She narrowly ducked past a flash of light. Shifting herself to the left, a flurry of glass knives flew toward her.
No, they weren’t aimed at Lancer. This was preparation - the more mirrors Archer had around the battlefield, the more she could control the fight with those damn beams.
Break them? No, that would only make more shards.
Dodge them? Less than ideal. Archer would still be gaining from that.
In that case…!
She did the unthinkable, and leapt forward.
Three blades sank into her flesh: two embraced by the right of her abdomen, the third caught by her upper right thigh.
Archer’s eyes widened, and she barely managed to throw herself back, narrowly avoiding a spear thrust.
The motion snarled and gnashed at Lancer’s flesh. She grit her teeth, but this was nothing unfamiliar. Those who couldn’t commit to stealing every advantage they could were the first to lose in war.
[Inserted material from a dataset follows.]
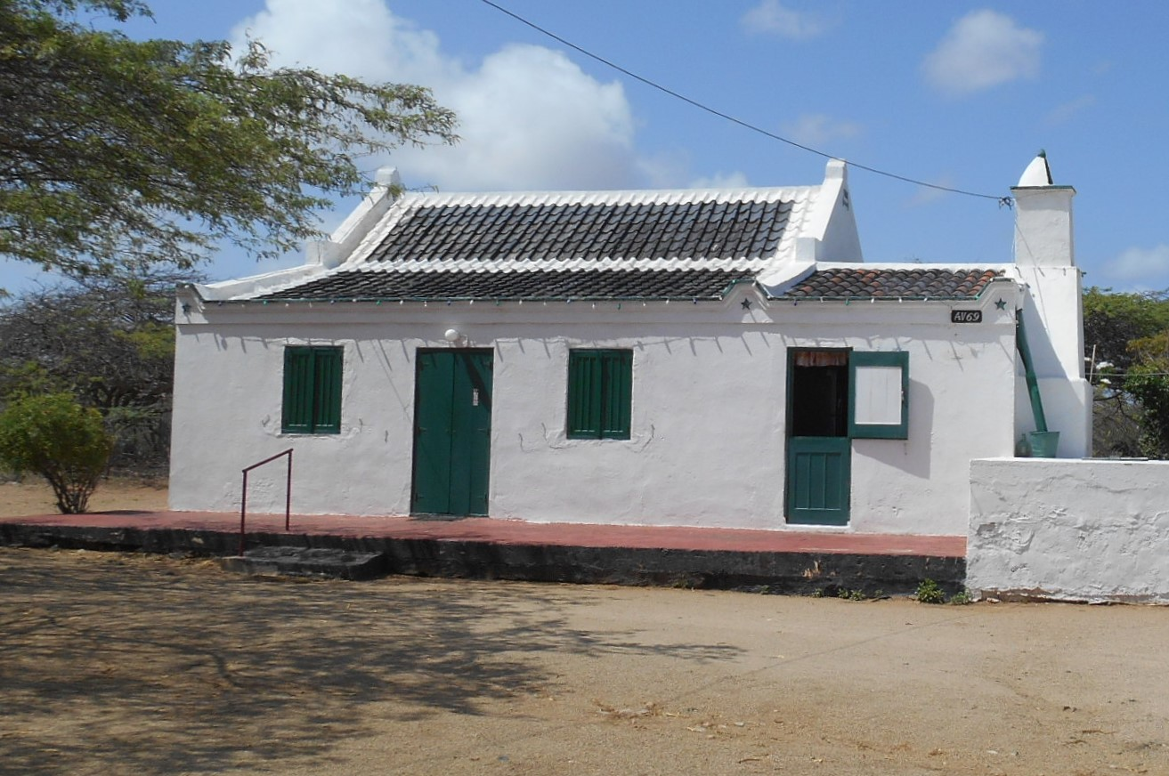 Arubaans Kunukuhuis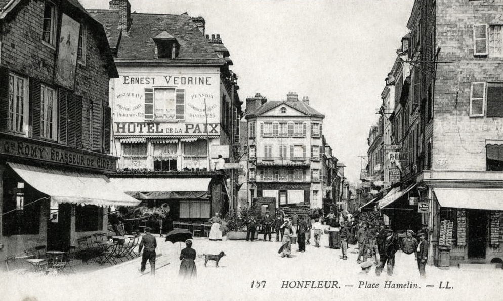 Honfleur, place Hamelin, carte postale ancienne, avant 1914

Ordinarily, she would have been able to easily heal from a wound like this Tribute - Flames of Life
Eilitherís Dynamene
, but if she removed the mirrors from her flesh…
“Musubi!” she signalled.
Musubi was already moving, launching a blazing slug at Sigmund as she sprinted.
The gleaming sword, raised to parry, turned black in a single blow.
This Lancer was some kind of insane. Archer had clearly underestimated her.
Honestly, even with everything she had learned from Mars, she wasn’t all too comfortable with this little distance against a significantly faster opponent…
“Master!”
Sigmund needed no further prompting. Yamamoto yelped as she was scooped up in his arm, and he dashed away from the growing duel.
Or perhaps that was not the right word. A ‘duel’ was for only two people.
“Cut that out.”
An invisible wave of destruction was betrayed only by the fierce teal glow of magical energy.
The divine wind shredded the ground between the pair, shattering the temple wall beyond them as the clash split to evade its fury.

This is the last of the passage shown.